陽子はごく普通の高校生だった。親や教師に従順で、友達にも優柔不断。人と違う所はその髪の色だけ。そんな平凡な陽子の前に突然異様な
風体をした男が現れ、彼女の前に額づく。ケイキと名乗るその男は、陽子を主と呼び、地図にない国―異界―へと連れ去る。見知らぬ世界に
放り出された陽子は、元の世界に戻るために、その鍵を握るケイキを探し出す旅を始める。
十二国記というのは、神仙・麒麟・妖魔・半獣・人・様々な生き物が混在する不思議な世界の有り様を描いた作品であるが、特にこの巻の根
底を支えているのは、「人が“生きる”とはどういうことか。“自分の生き方”とはなんなのか。」ということではないだろうか。
陽子は元の世界にいた時、対立を好まず人の顔色を窺って生きていた。そんな自分に疑問さえ抱いていなかった。女は控えめで目立たないこ
とが一番だと言う父母の言葉に従っていた。しかし、異界の生きるか死ぬかという瀬戸際でそのような考え方は通用しない。生きるためには女であれ、強く逞しくてはならない。強靭で
なければならない。人の助けを待つことは死を意味する。陽子のうわべだけの価値観は見事に覆され、価値の基準は自分の身を守ることのみ
におかれる。“生き延びる”という極限に晒され、陽子の心に潜む獰猛さやエゴが目を覚まし出す。自分の弱さや醜さが曝け出される。彼女
に寄り添う蒼猿がその心を読み、いっそう迷わせていく。蒼猿という媒体を通して、陽子は自己と対峙し“陽子という人間”すべてを曝け出す
。人を信じなくなった陽子の前に楽俊が現れる。彼は人に見返りを求めない。自分の信じたことを行動に移す。陽子は混乱の中から楽俊の中に
一つの生き方を見出す。そして、もう一度自分を見つめ直し、真の価値基準を築き出していく。今までの自分は怠惰にすぎなかったのだと、求
められるのは、他人というフィルターを通してではなく、自らの意思のみで決定できる自分なのだと陽子は気付き始める。

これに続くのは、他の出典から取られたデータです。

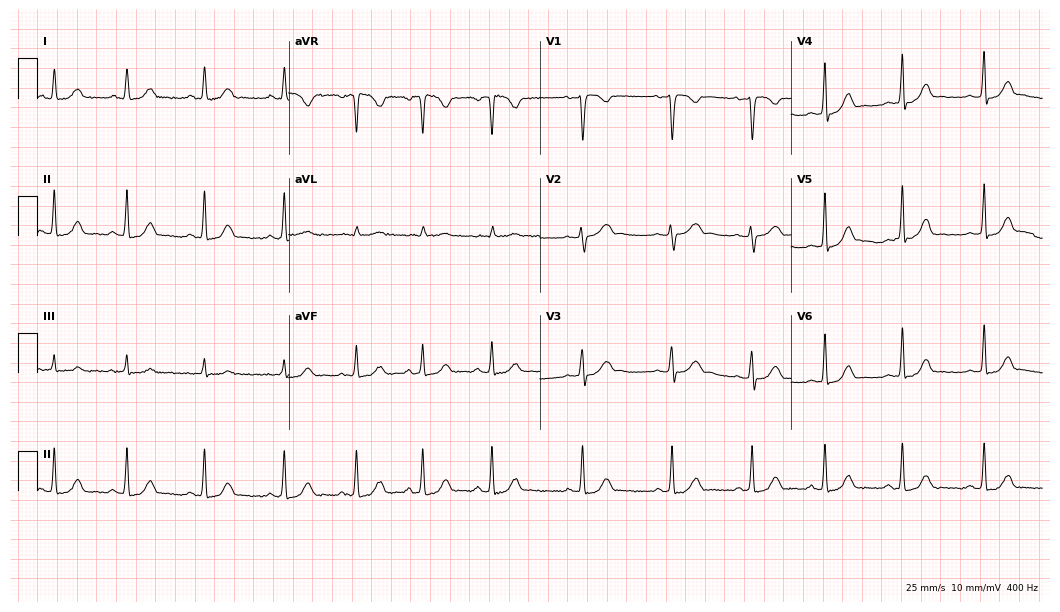
12-lead ECG from an 18-year-old female. Recorded interpretation: within normal limits.
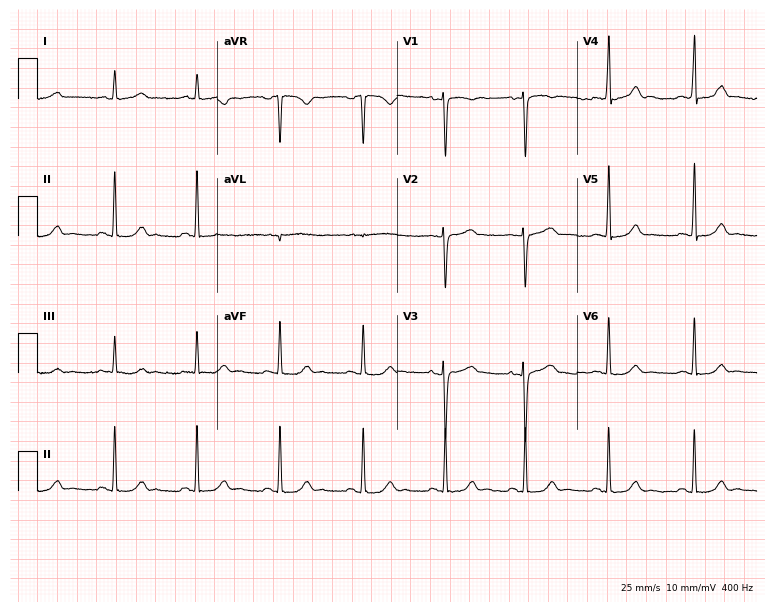
12-lead ECG from a female patient, 38 years old. Recorded interpretation: within normal limits.
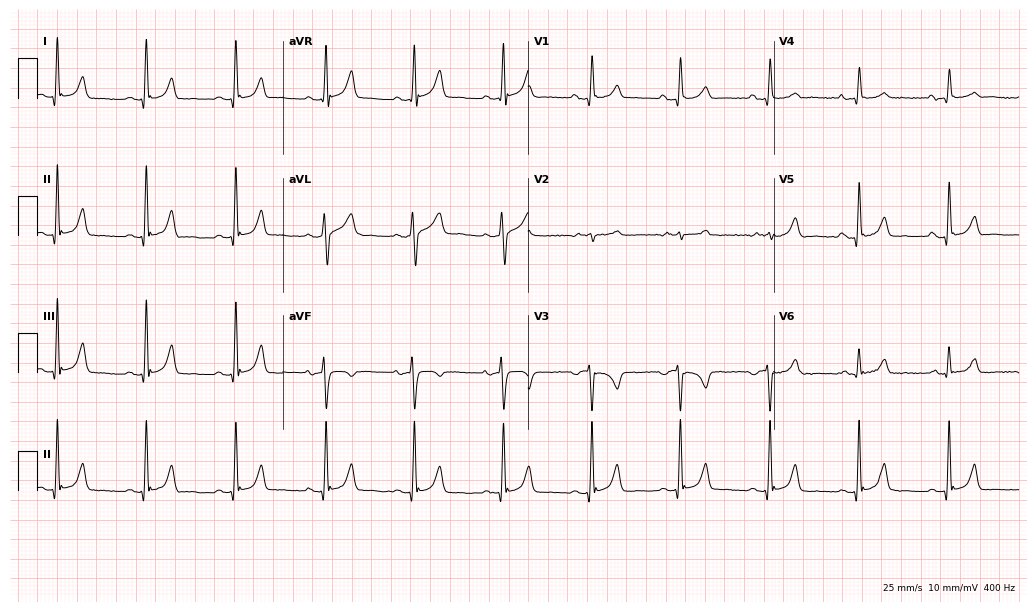
Standard 12-lead ECG recorded from a 61-year-old male patient. None of these six findings is recorded: first-degree AV block, right bundle branch block (RBBB), left bundle branch block (LBBB), sinus bradycardia, atrial fibrillation (AF), sinus tachycardia.

生死という極限状態を背景に、筆者は読み手を高揚感を伴って、ぐいぐいと引張っていく。終盤になって、陽子が此処へ連れて来られた理由が
解き明かされていく。それは、彼女が“王”であるからだった。ここで、読み手は再び釘付けとなる。自分の存在それ自体に価値のある世界が
そこに展開されるからだ。求められた存在としての陽子に読み手は自らを重ねあわさずに入られない。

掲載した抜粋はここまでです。